In the meantime, can anyone tell me if I am correct in assuming that a contact detachment assigned to the Brigade HQ would be travelling with the Brigadier's staff contingent? I am visualizing him (an acting corporal) in a jeep with his officer and four troopers operating their two radio sets and collecting reports from the units in the field. If so, I am thinking he wouldn't have been in a forward area and so might have been killed by artillery fire or a mine or something like that.


----------



## Dennis Ruhl (26 May 2009)

dfuller52 said:
			
		

> In the meantime, can anyone tell me if I am correct in assuming that a contact detachment assigned to the Brigade HQ would be travelling with the Brigadier's staff contingent?
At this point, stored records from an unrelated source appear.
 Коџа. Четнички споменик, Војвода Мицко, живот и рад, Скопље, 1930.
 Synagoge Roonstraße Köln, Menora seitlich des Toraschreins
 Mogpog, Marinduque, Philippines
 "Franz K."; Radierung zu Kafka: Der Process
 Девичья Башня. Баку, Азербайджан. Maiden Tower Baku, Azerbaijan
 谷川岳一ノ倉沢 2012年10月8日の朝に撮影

I am visualizing him (an acting corporal) in a jeep with his officer and four troopers operating their two radio sets and collecting reports from the units in the field. If so, I am thinking he wouldn't have been in a forward area and so might have been killed by artillery fire or a mine or something like that.
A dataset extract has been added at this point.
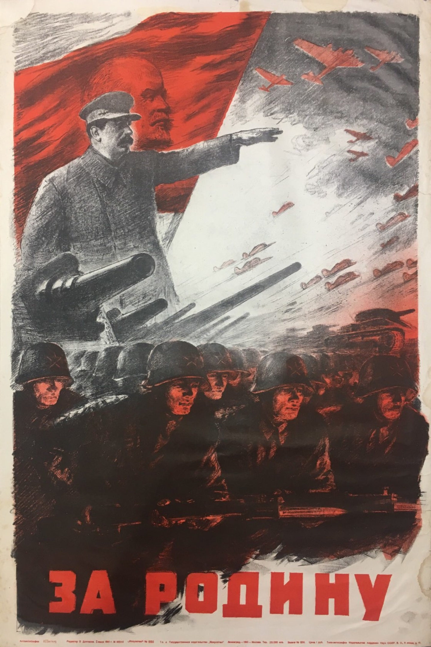 1941. За Родину.jpg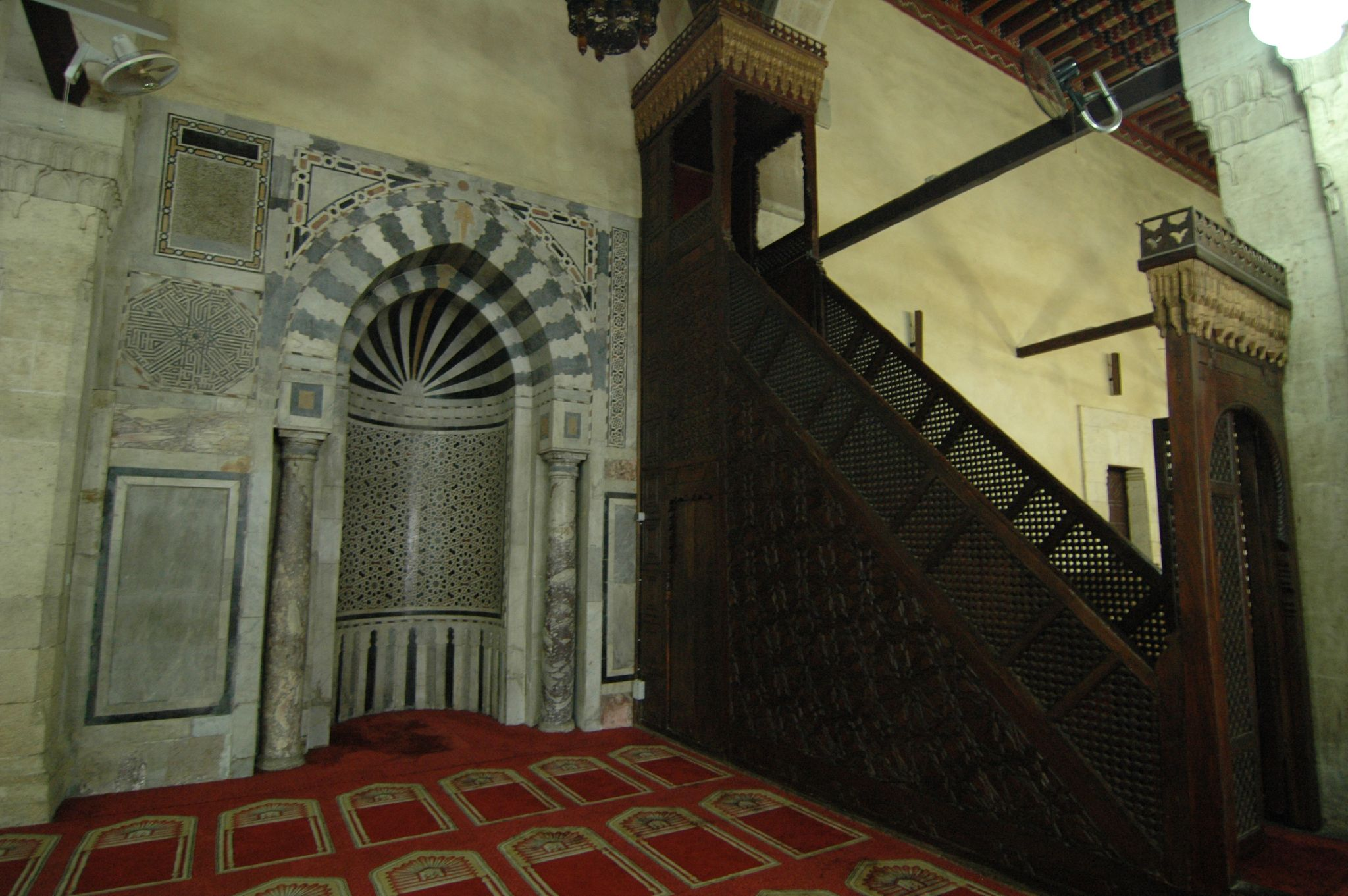 Mihrab at Al-Azhar Mosque

A contact detachment would probably have remained at brigade HQ regardless of any absence by the brigadier but anything is possible.  A spare body could have been employed in another capacity during a battle especially if a trained signaller with a spare radio.  Brigade HQ could have been a house, large building, or the back of a truck or number of trucks.  During  a set-piece battle with limited objectives a move would be unlikely.


----------